And as Europe’s debt crisis threatens to spiral out of control, the Italian government said it will enact new measures to try to reduce budget deficits and make its labor market more efficient, steps meant to instill confidence among the global investors who have fled its debt. But there were still no guarantees that the actions will be enough to restore confidence in one of Europe’s biggest economies.
Wall Street had a seesaw day, as investors reacted to those and other pieces of news with wild swings — the Dow Jones industrial average soared up 171 points, then later was down 243 — reflecting the deep uncertainty that has gripped markets over the past two weeks. U.S. markets closed mixed: Standard & Poor’s 500-stock index closed down 0.1 percent; the Dow Jones industrial average up 0.5 percent.
In another worrisome sign, Standard & Poor’s, the credit rating firm, was considering a downgrade to the U.S. government’s AAA credit rating Friday night, according to news reports. Such a move could increase the cost for the U.S. government to borrow money and trigger ripple effects around the globe.
After the sell-off of nearly 5 percent in the S&P index on Thursday, two big fears have the world financial markets on edge: That the United States could fall back into recession, and that the European debt crisis could spread to the huge economies of Spain and Italy.
The first fear was eased Friday morning when the Labor Department said that U.S. employers added 117,000 jobs in July, more than double the revised 46,000 added jobs in June and better than the 85,000 net new jobs for July that were forecast. The unemployment rate ticked down to 9.1 percent, from 9.2 percent in June. The private sector did even better, adding 154,000 positions. But governments — particularly at the state and local level — slashed so many positions that this held back overall job growth. Minnesota’s government shutdown alone accounted for 23,000 lost jobs.

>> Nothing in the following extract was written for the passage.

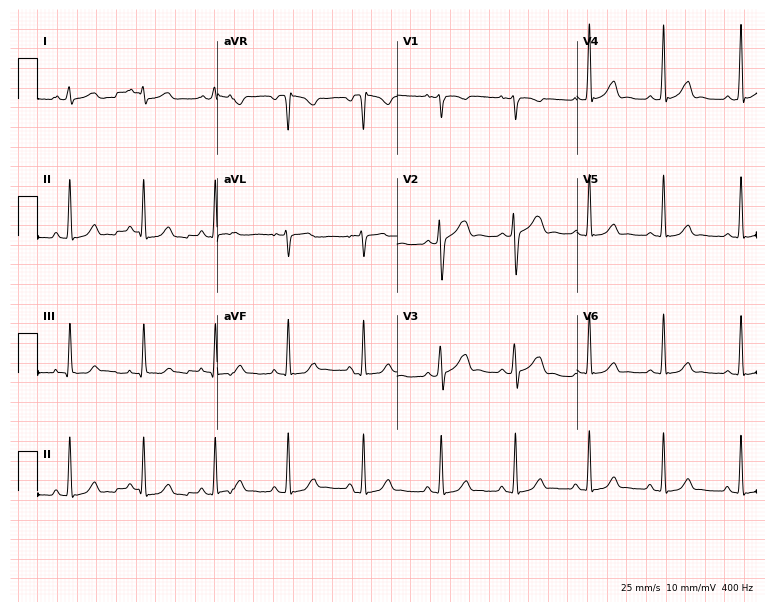
12-lead ECG from a female, 23 years old. Screened for six findings — first-degree AV block, right bundle branch block, left bundle branch block, sinus bradycardia, atrial fibrillation, sinus tachycardia — none is recorded.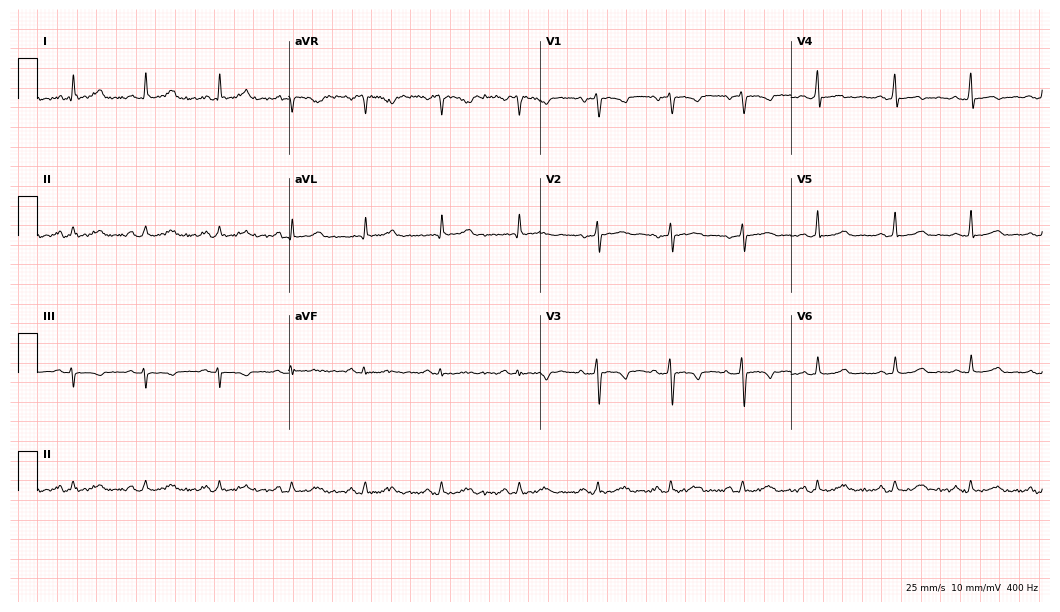
Resting 12-lead electrocardiogram. Patient: a female, 32 years old. Read as a normal ECG.

“Today’s employment report was a relief, given increasing market fears over the likelihood of a second recession,” said Neil Dutta, an economist at Bank of America-Merrill Lynch. “Contrary to recent opinion, the economy is not collapsing.”
“The July jobs report was not as bad as May and June,” said Nigel Gault, chief U.S. economist at IHS Global Insight. “That’s about the best that we can say for it.”
Speaking at the Washington Navy Yard, President Obama acknowledged that “this has been a tumultuous year,” addressing this week’s plummeting markets. He noted that private job creation in July was the strongest since April, but added that the nation still needs to put millions of people back to work.